In 2008, a group of Chinese intellectuals drafted a manifesto demanding deep reforms and calling for the implementation of constitutionalism in China whereby the Party’s power would be restrained by a higher system of laws. In response to this document—called “Charter 08”—the government cracked down on charter signatories, imprisoned future Nobel Peace laureate Liu Xiaobo, and interrogated at least 70 others. Further discussion on constitutionalism was muted.

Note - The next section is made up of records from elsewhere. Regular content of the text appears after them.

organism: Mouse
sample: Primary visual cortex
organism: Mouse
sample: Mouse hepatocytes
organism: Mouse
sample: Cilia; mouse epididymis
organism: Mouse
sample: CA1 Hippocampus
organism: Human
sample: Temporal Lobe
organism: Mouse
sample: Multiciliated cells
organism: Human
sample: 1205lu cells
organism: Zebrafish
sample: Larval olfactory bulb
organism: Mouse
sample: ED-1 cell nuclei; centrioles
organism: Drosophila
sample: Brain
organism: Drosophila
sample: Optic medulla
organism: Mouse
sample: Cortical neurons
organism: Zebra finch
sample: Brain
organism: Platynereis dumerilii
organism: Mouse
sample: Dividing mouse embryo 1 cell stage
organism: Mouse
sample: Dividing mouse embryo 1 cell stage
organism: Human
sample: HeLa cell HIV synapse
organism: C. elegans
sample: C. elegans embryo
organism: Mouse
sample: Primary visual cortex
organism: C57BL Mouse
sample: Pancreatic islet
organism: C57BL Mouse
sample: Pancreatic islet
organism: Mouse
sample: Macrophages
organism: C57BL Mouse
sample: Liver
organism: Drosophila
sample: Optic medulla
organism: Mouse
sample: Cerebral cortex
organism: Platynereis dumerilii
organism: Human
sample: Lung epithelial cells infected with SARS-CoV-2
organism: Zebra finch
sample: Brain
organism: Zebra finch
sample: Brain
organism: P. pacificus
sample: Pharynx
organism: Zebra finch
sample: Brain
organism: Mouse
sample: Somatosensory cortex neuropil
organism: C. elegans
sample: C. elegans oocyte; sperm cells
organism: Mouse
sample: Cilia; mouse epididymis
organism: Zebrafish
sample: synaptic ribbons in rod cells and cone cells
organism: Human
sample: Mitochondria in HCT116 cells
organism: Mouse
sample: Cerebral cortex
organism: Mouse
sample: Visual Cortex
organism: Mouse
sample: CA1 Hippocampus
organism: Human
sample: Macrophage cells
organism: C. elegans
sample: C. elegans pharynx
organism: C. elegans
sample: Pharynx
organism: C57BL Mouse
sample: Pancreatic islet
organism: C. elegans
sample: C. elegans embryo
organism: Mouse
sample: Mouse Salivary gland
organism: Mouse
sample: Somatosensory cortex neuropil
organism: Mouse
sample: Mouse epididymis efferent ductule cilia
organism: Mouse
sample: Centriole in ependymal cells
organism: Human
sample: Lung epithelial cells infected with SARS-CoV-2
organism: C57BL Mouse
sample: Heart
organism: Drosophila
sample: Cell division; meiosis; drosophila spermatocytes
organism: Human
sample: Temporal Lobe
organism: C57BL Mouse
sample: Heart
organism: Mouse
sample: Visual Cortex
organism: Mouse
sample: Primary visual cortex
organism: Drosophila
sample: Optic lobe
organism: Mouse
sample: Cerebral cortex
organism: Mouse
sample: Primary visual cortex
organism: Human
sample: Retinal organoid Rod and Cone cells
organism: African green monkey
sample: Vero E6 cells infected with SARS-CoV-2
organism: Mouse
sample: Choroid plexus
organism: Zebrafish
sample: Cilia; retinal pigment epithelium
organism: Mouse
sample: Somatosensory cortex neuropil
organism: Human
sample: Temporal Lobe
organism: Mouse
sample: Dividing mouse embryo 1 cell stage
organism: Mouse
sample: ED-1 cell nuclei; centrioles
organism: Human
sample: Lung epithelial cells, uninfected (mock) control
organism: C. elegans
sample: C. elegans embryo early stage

This year, President Xi Jinping’s comments in support of legal reform have reignited the debate. Reformists have long believed that adherence to the constitution would bolster the Communist Party’s credibility, but conservatives now argue that constitutionalism is unsuitable for socialist countries, even suggesting that American intelligence agencies are backing it to subvert Beijing. A recent comparison of articles shared on Sina.com, home of popular microblogging platform Sina Weibo, suggests the Chinese public appears to be in favor of reform. And, in the latest development, support for constitutionalism has caused the suspension of an outspoken law professor.

“It looks beautiful on paper, but in practice Chinese courts do not generally take the Chinese constitution into consideration to decide cases.”

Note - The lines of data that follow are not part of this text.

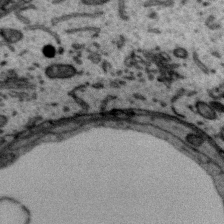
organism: Zebra finch
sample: Brain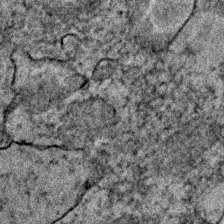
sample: Trachea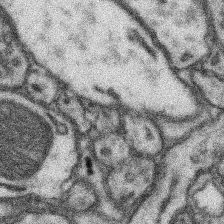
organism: Mouse
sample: Somatosensory cortex neuropil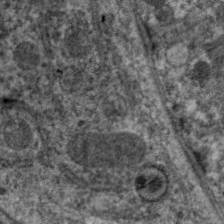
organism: C. elegans
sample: Pharynx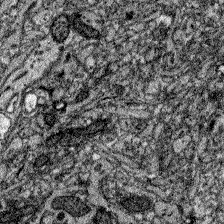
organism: Zebrafish
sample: Larval olfactory bulb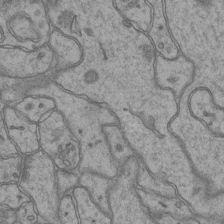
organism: Mouse
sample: CA1 Hippocampus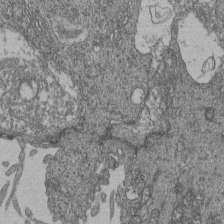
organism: Human
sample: Retinal organoid Rod and Cone cells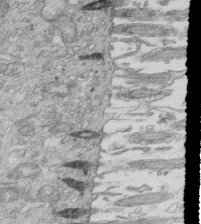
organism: Mouse
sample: Multiciliated cells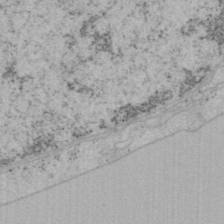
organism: Human
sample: HeLa cells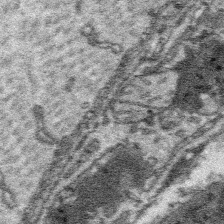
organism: Platynereis dumerilii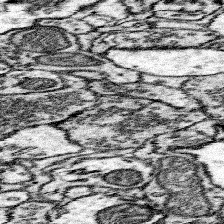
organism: Mouse
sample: Somatosensory cortex neuropil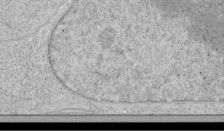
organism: Human
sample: Mitochondria in HCT116 cells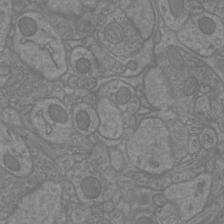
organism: Mouse
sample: Cortical neurons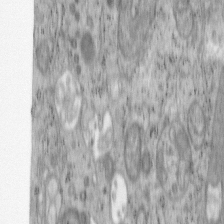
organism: Human
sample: HeLa cells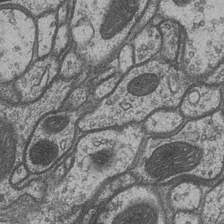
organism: Drosophila
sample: Optic medulla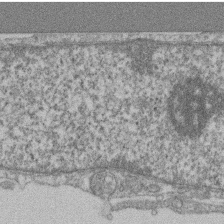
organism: Mouse
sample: T cell stromal cell synapse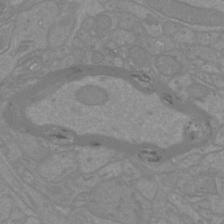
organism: Mouse
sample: Cortical neurons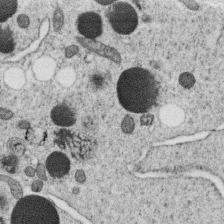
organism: C. elegans
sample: C. elegans oocyte; sperm cells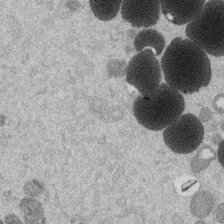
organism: Mouse
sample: Dividing mouse embryo 1 cell stage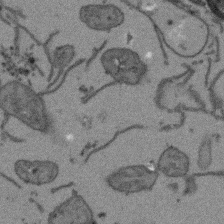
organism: Arabidopsis thaliana
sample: Root tip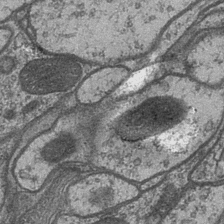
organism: Drosophila
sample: Optic medulla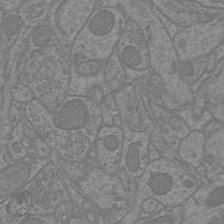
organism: Mouse
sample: Cortical neurons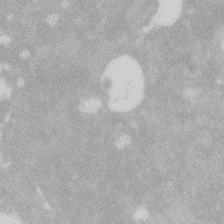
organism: Zebrafish
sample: Macrophage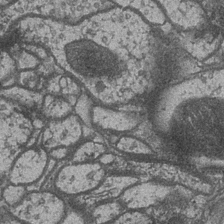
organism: Drosophila
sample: Optic medulla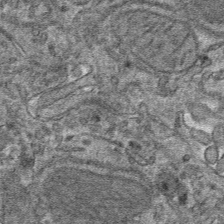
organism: Mouse
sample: Mouse hepatocytes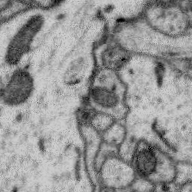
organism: Zebra finch
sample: Brain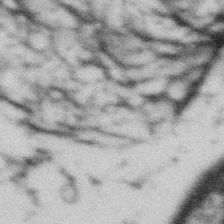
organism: Gemmata obscuriglobus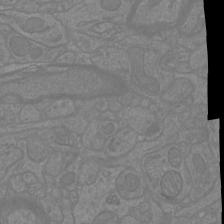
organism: Mouse
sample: Cortical neurons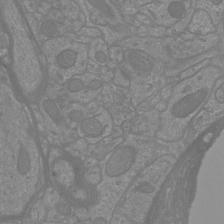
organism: Mouse
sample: Cortical neurons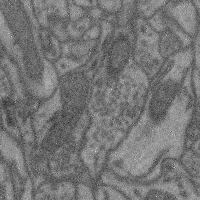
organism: Mouse
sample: Cerebral cortex

In an August 25 statement, Professor Zhang Xuezhong, of East China University of Politics and Law in Shanghai, said that the university had accused him of violating “teaching ethics” as well as the constitution of the People’s Republic of China with his article, “The Origin and Perils of the Anti-Constitutionalism Campaign in 2013”, which included heavy criticism of President Xi Jinping.

Indeed, the president's very role in this debate has been particularly enigmatic. In December, Xi had sparked optimism among liberals by saying, in one of his first speeches as president, that “no organization or individual shall enjoy privileges beyond the constitution,” and that it “should be the legal weapon for people to defend their rights.” But last month, the Party’s main mouthpiece, the People’s Daily, ran front-page commentaries attacking constitutionalism, saying it is a poor fit for China’s socialist system. A subsequent article in the paper’s overseas edition said the calls for constitutionalism are meant to overthrow “dictatorship by the people” and restore “dictatorship by the capitalists” in the name of democracy. Then, an internal Party memo referred to as Document No. 9 called for the eradication of “seven subversive currents” in Chinese society including “Western constitutional democracy,” universal human rights values, media independence, and civic participation.

But despite recent government efforts to stifle support for constitutional rule, the debate has continued. Qian Gang, the former managing editor of Southern Weekly, one of China’s most independent newspapers, argued in a piece published on Monday that the death of constitutionalism is far from certain. He noted that online debates for and against the practice have been evenly matched, and even the People’s Daily has published an article expressing a fairly neutral view on constitutionalism.

“Constitutionalism, whether we’re talking about a political term or an institutional arrangement, stands right now on a knife’s edge in China,” Qian wrote. “Will it remain? Will it be thrown out? Will it live? Will it die? At the end of August, constitutionalism seemed to be in imminent danger. But as of yet, it has not become a deep-blue term. It is impossible to say whether Xi Jinping has even decided whether he means to ‘get rid of constitutionalism’ or to ‘implement constitutionalism’.”

Beijing University law professor He Weifang, a constitutionalism expert, referred to the document as a “sleeping beauty”, in that it promises so much but delivers so little. “What factors allow us to develop such a high-sounding constitution that often degenerates into lip service and empty promises? Perhaps, it is necessary to analyze Western constitutional practices ... to help us understand how to activate our constitution’s elements,” he wrote in a 2008 essay on the subject.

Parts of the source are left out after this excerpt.